Lead Nitrate, ${\mathrm{Pb}(\mathrm{NO}}_3{)}_2$, is a compound that exhibits an interesting decomposition behavior. When subjected to heat, it breaks down into several products, one of which is oxygen gas.
The breakdown of Lead Nitrate can be noted by the reaction:

$${2\mathrm{Pb}(\mathrm{NO}}_3{)}_2(s)\to 2\mathrm{PbO}(s)+4{\mathrm{NO}}_2(g)+{\mathrm{O}}_2(g)$$

This equation demonstrates that Lead Nitrate decomposes to form Lead Oxide ($\mathrm{PbO}$), Nitrogen Dioxide (${\mathrm{NO}}_2$), and Oxygen gas.

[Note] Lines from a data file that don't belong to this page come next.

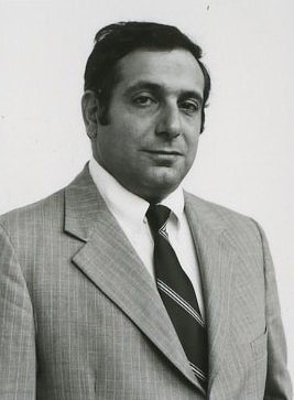 Michael Baroody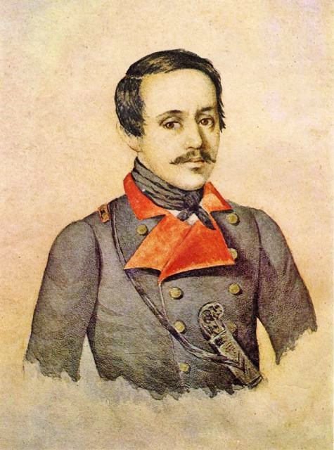 Michail Jur'evič Lermontov nell'ultimo ritratto fattogli in vita, a maggio del 1841. Opera ad acquerello di Kirill Gorbunov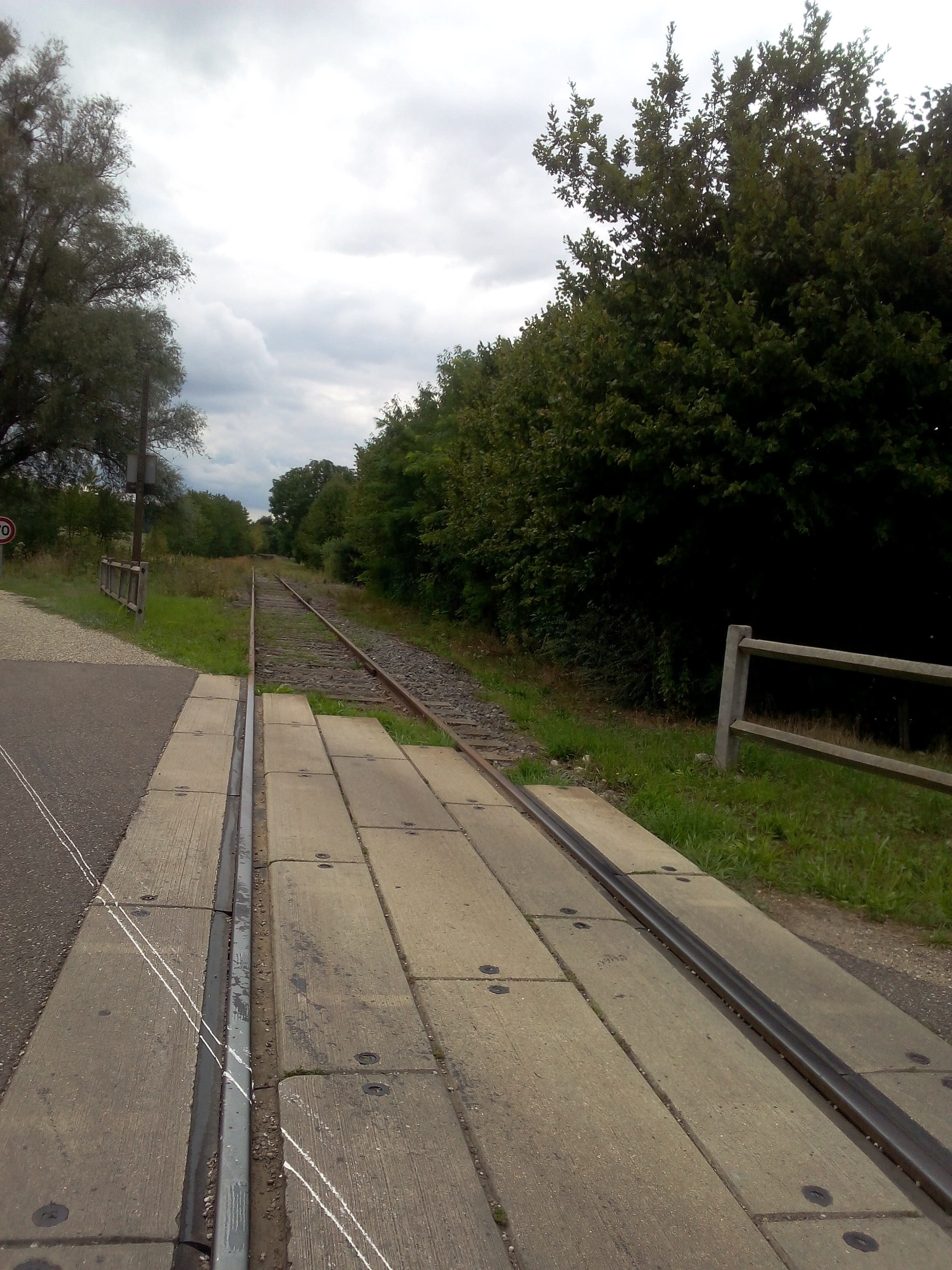 Voie ferrée abandonnée à Pfaffenhoffen.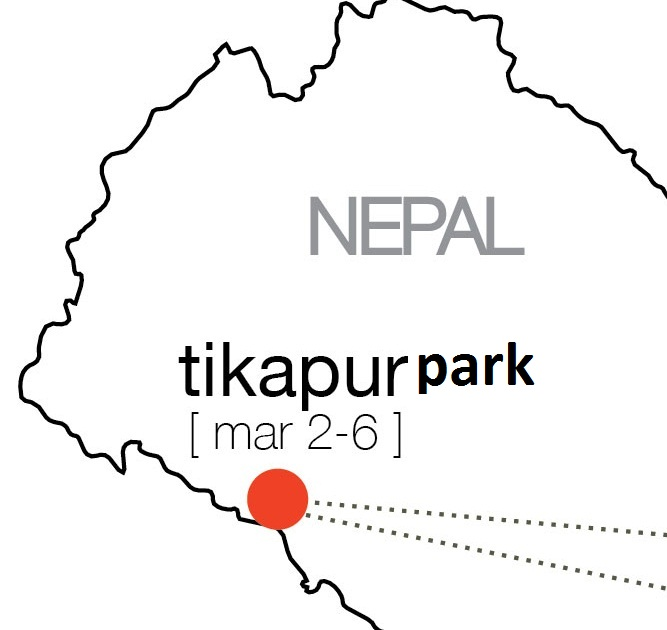 नेपाल भाषा: TikapurPark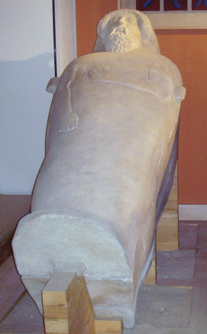 Sarcófago antropoide masculino fenicio de Gades, hallado en 1887 en los astilleros de Cádiz y expuesto en el Museo de Cádiz (España). Siglo V a. C.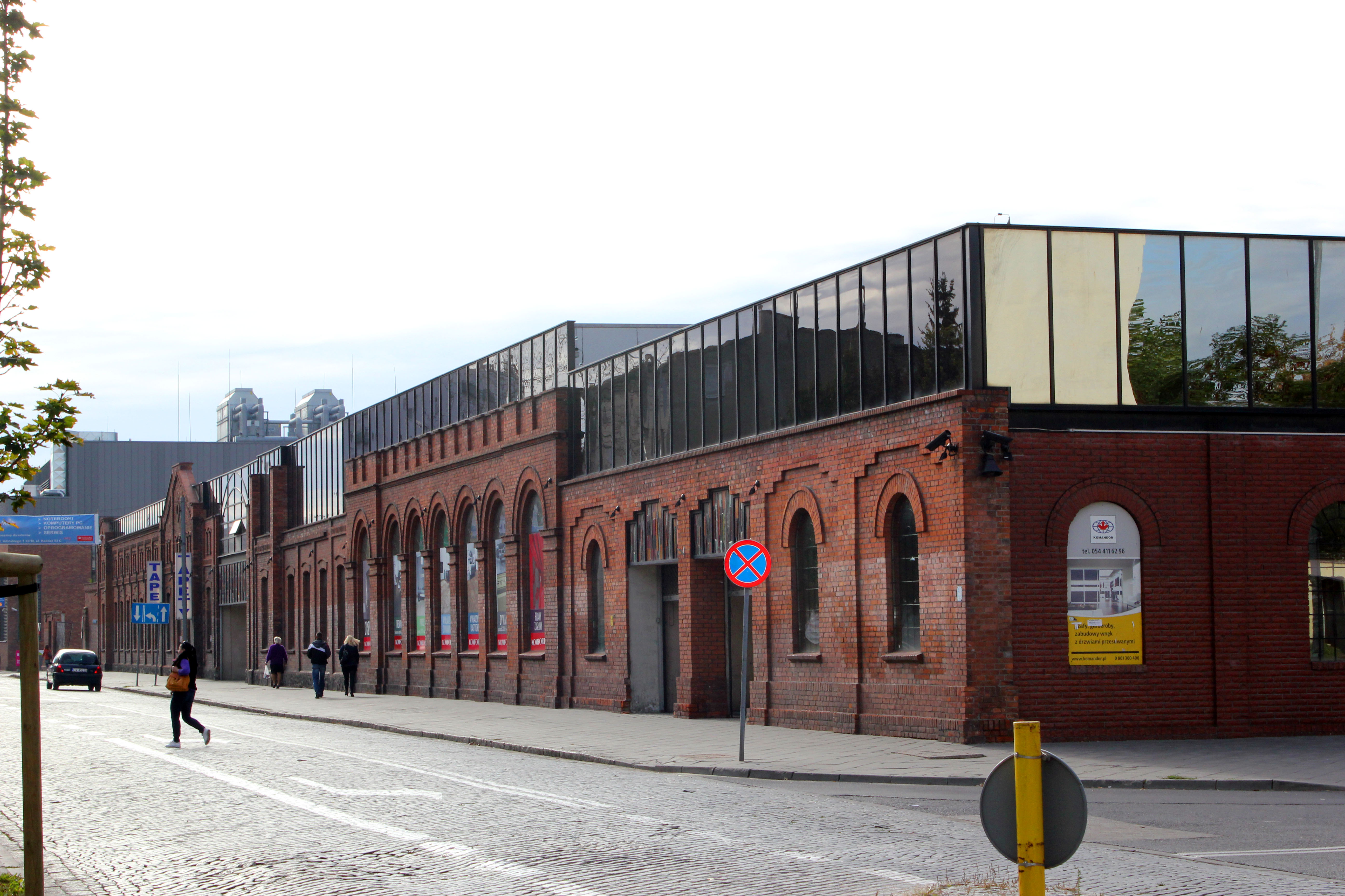 budynki fabryki maszyn, 1893: budynek odlewni; hala pras i blacharnia Włocławek, ul. Kilińskiego 5, miasto Włocławek

Important considerations for this reaction include:

• The process is complex, yielding multiple products, each with distinct chemical properties.
• Lead Nitrate is often used in laboratories to produce oxidizing reactions because of its decomposition releasing oxygen.
• Care needs to be taken because the reaction also produces Nitrogen Dioxide, a harmful gas.

Understanding the decomposition of Lead Nitrate is crucial in both chemical synthesis and safety practices due to its toxic products and usefulness in oxygen-releasing applications.